Message par André (G., R.) »

C'est le titre d'un article de mon quotidien. Je ne peux pas ne pas le proposer ici.

Entretien
« Arrêtez le massacre ! » C'est le coup de gueule que pousse Jean Maillet, un amoureux de la langue française, auteur de plusieurs jeux et livres sur le sujet, qui a longtemps travaillé avec Bernard Pivot. Il s'indigne avec passion et humour.

Qui massacre le français ?
Tout le monde ! Et notamment les élites, les politiques, les journalistes, tous ceux qui devraient en avoir une parfaite maîtrise.

Et c'est grave ?
Oui, parce que lorsque l'on écorche la langue, on écorche la pensée. Lorsque l'on ne s'exprime pas avec suffisamment de précision, elle s'étiole, se réduit. Les échanges s'appauvrissent. Le français dépérit, c'est un grand corps malade.

D'où viennent les attaques ?
Déjà, de l'anglais ! Nous sommes envahis. Certains anglicismes sont légitimes, lorsque le mot correspondant à l'objet n'existe pas : scanner, sandwich. Mais sinon pourquoi dire coach, et pas entraîneur ? Low cost, plutôt que bon marché ? Ceci dit, l'anglais est constitué aux deux tiers de mots venant du français...

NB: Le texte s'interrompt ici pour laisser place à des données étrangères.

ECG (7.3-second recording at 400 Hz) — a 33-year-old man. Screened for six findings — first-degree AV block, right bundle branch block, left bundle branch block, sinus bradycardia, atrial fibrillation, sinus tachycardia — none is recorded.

Vous relevez des pléonasmes, des redondances. Ça fait rire. Ou pleurer...
Oui, dans le genre « prévoir à l'avance » ; « exporter à l'étranger » ; « cohabiter ensemble ». Et le fameux « au jour d'aujourd'hui » que beaucoup trouvent chic... Il y a aussi les problèmes de syntaxe, les barbarismes, les liaisons malheureuses...

Mais le français n'est-il pas trop compliqué ?
Il est précis, riche ! Une langue est constituée du vocabulaire actif, celui que l'on emploie, et du vocabulaire passif, qui tombe dans les oubliettes. Alors, c'est dommage de pourrir le peu de vocabulaire actif qui nous reste.

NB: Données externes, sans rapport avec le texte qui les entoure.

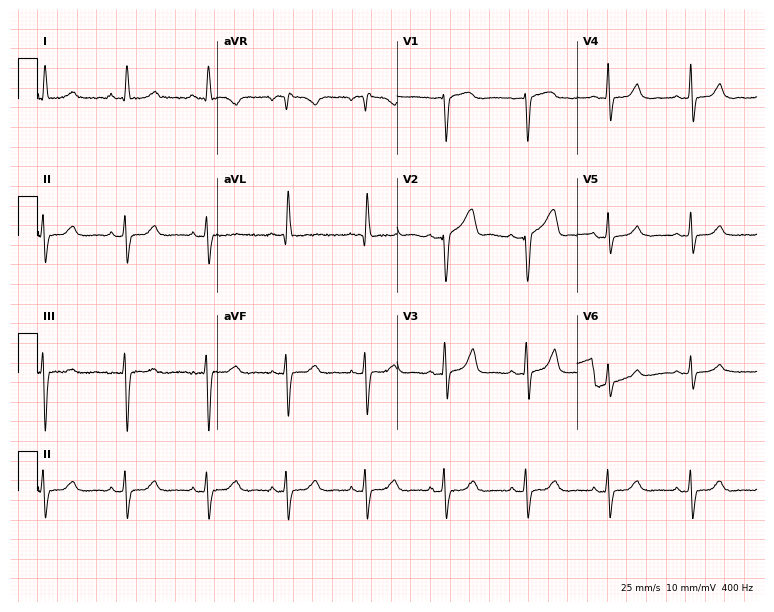
ECG — a 72-year-old female patient. Screened for six findings — first-degree AV block, right bundle branch block, left bundle branch block, sinus bradycardia, atrial fibrillation, sinus tachycardia — none is recorded. Other findings, if any, are not listed.

Vous êtes contre la féminisation de certaines professions. Ce n'est pas un peu rétrograde ?
On féminise souvent n'importe comment. Les mots en « teur », par exemple, font leu féminin en « toresse ». On ne dit pas « la docteure », mais « la doctoresse ». Et parfois, féminiser porte à confusion. Si vous parlez de la « ministre ». Lorsque vous dites « C'est la meilleure ministre du gouvernement », vous voulez dire que c'est la meilleure des femmes ministres, ou la meilleure de tout le gouvernement ? Cela prête à confusion.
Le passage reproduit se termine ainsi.